## Work required
Please give back, exactly as written, the lines from the line with "Kuppel der Basilika" to the line with "Cérémonie de candomblé sur l'île d'Itaparica" in the listing below, leaving out all pictures.

━━━━━━━━━━━━━━━━━━━━━━━━━━━━━━

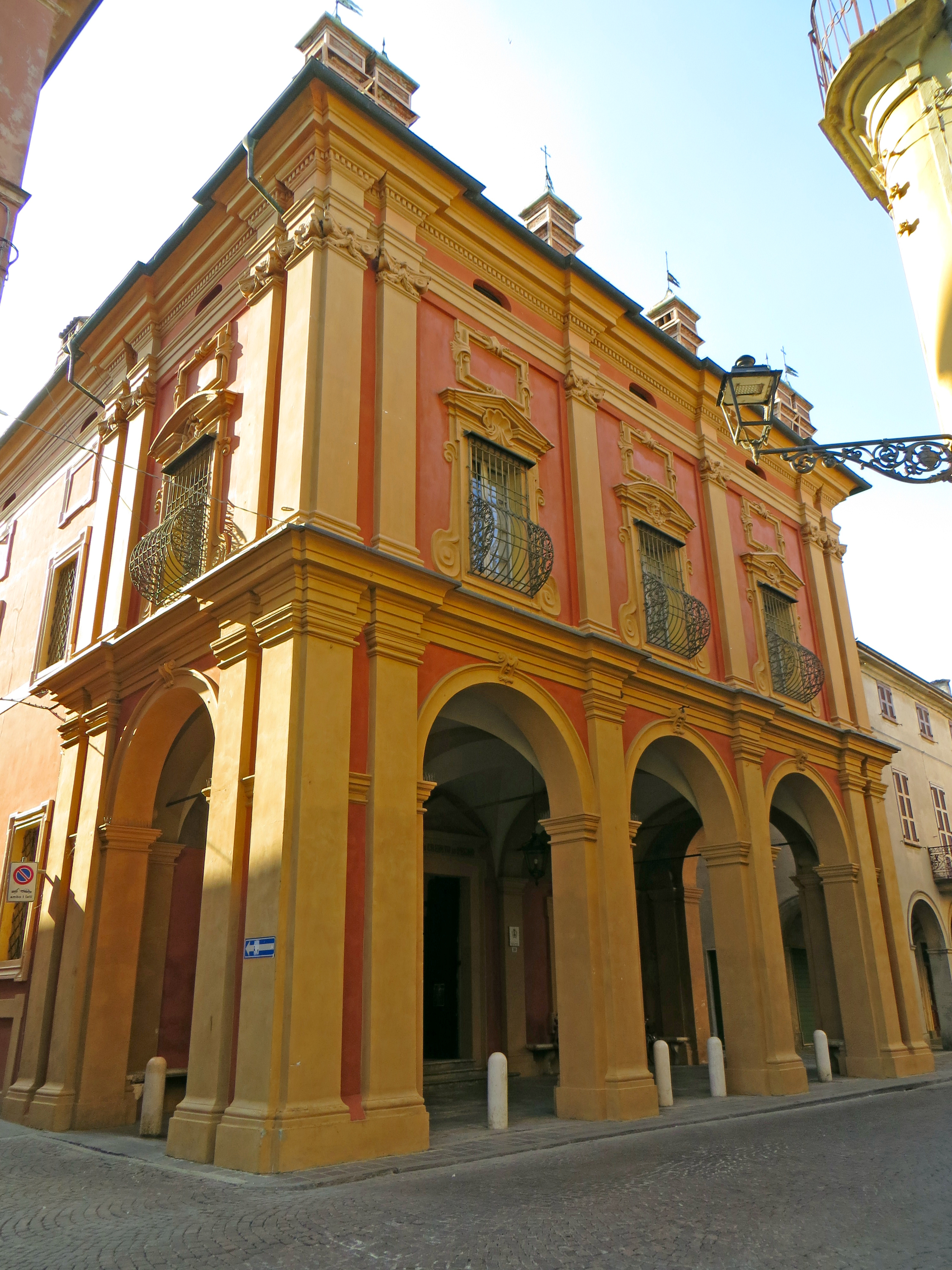 Palazzo del Monte di Pietà (Busseto) - facciata
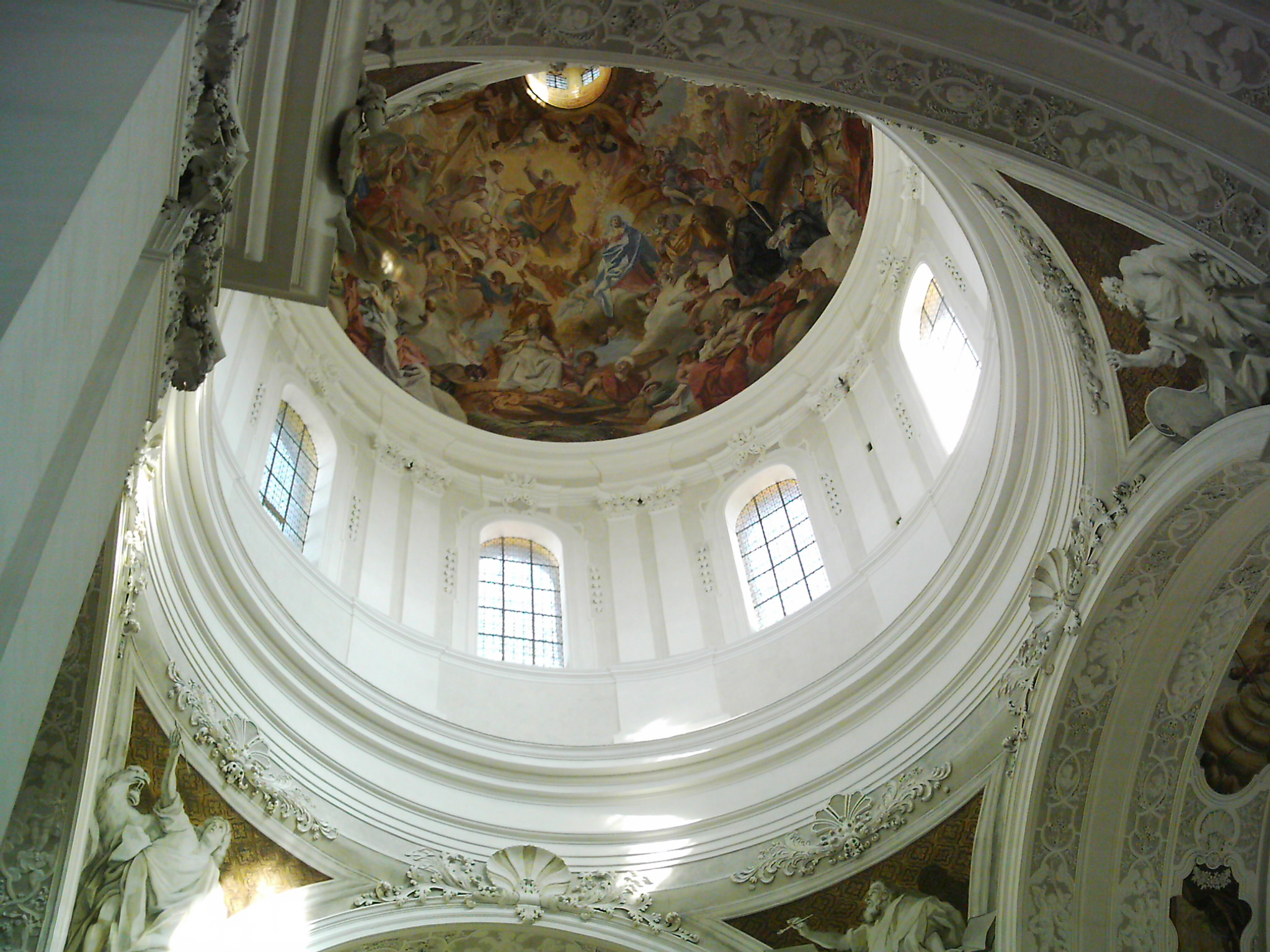 Kuppel der Basilika St. Martin in Weingarten (Württemberg), Oberschwaben, Lkr. Ravensburg, Deutschland
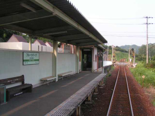 フルーツパーク駅
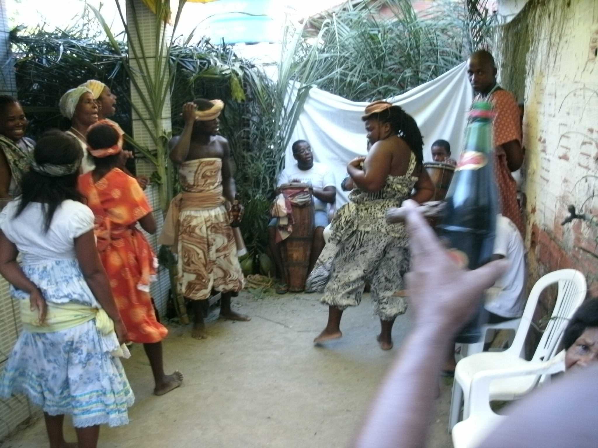 Cérémonie de candomblé sur l'île d'Itaparica
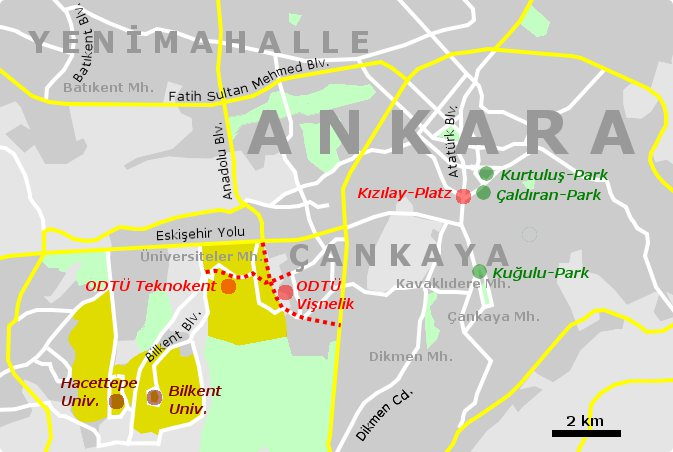 Karte zur Übersicht über einige Orte in Ankara im Zusammenhang mit Protesten im Jahr 2013 ; cf. Böyle olur Melih Gökçek’in ulaşım planı... (türkisch), soL, 17. August 2013; ODTÜ'de yol eylemi (türkisch), Zaman, 27. August 2013, von Ünal Livaneli und Yavuz Akengin; ODTÜ: Planda iki yol var, sonradan eklenilene karşıyız (türkisch), T24, 4. September 2013; ODTÜ'de karıştırılan iki farklı yol (türkisch), Hürriyet Ankara, 22. September 2013, von Gamze Kolcu
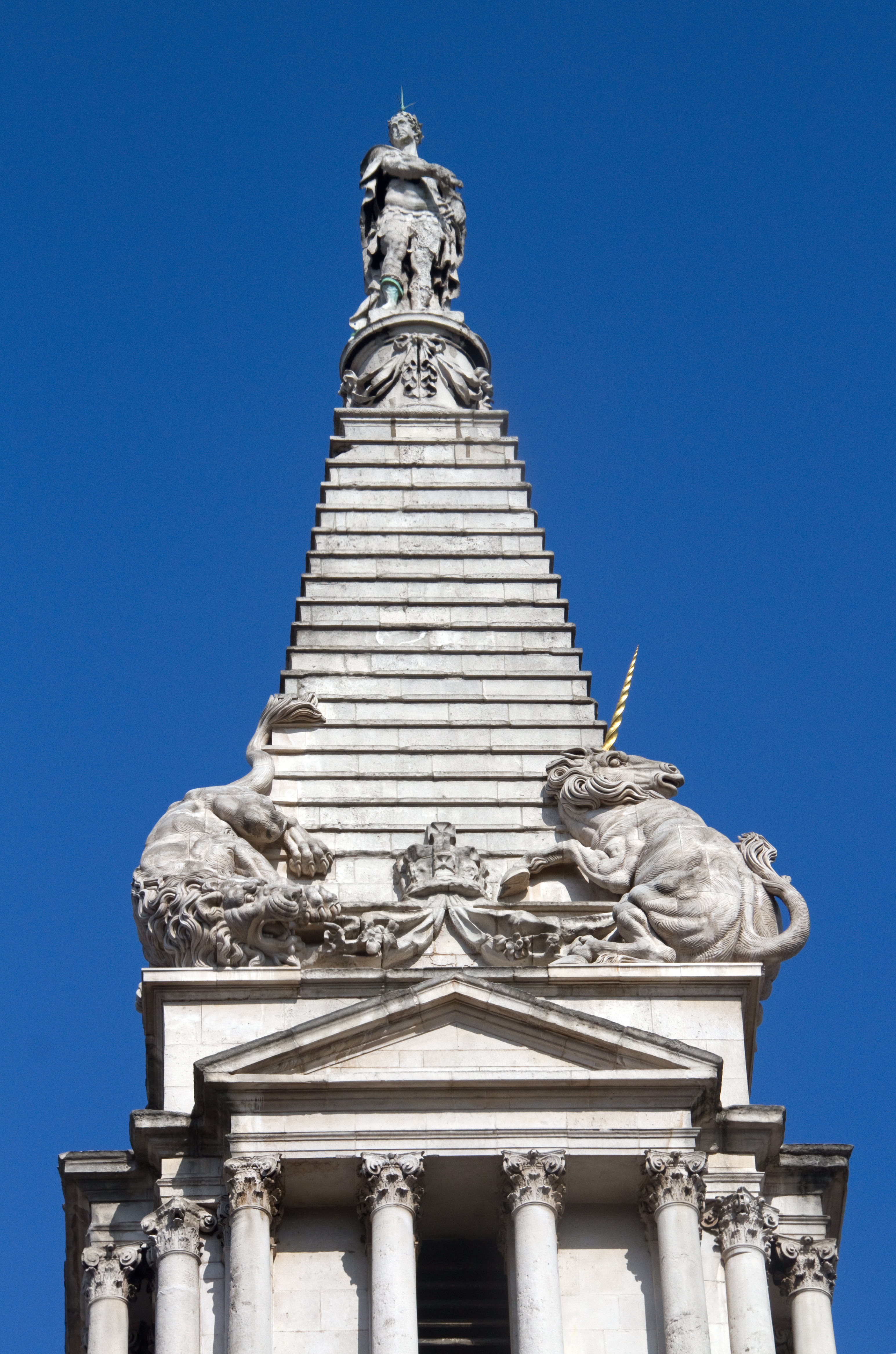 Spire
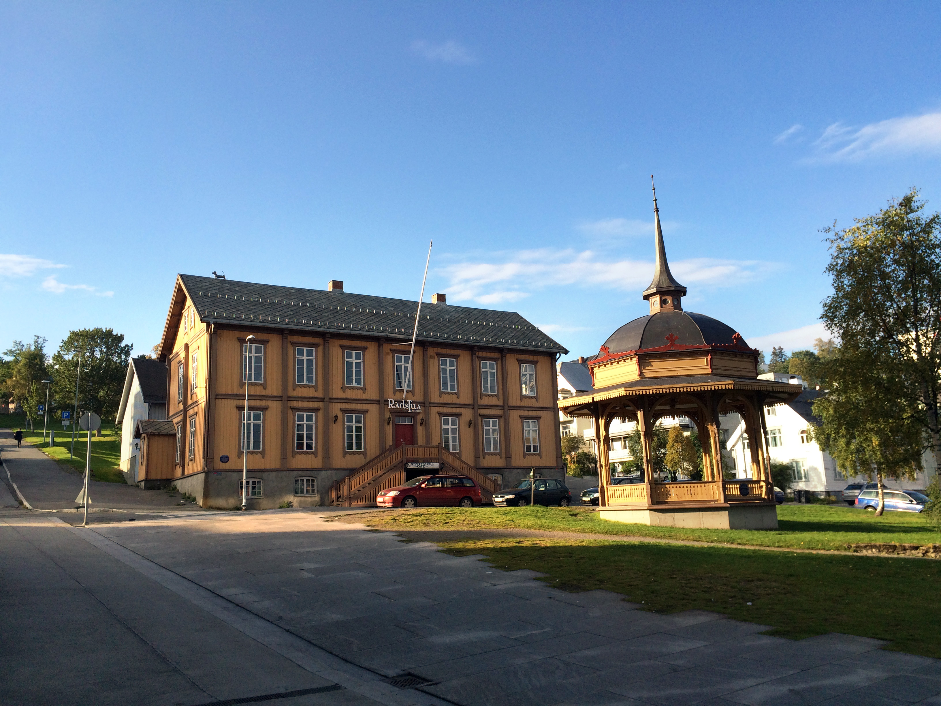 Den gamle rådstua i Tromsø fra 1864.
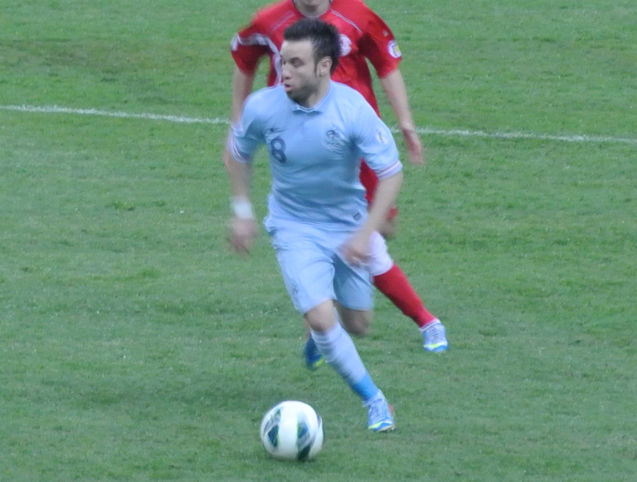 Valbuena en équipe de France jouant contre la Géorgie, le 22 mars 2013

━━━━━━━━━━━━━━━━━━━━━━━━━━━━━━

## Result
 Kuppel der Basilika St. Martin in Weingarten (Württemberg), Oberschwaben, Lkr. Ravensburg, Deutschland
 フルーツパーク駅
 Cérémonie de candomblé sur l'île d'Itaparica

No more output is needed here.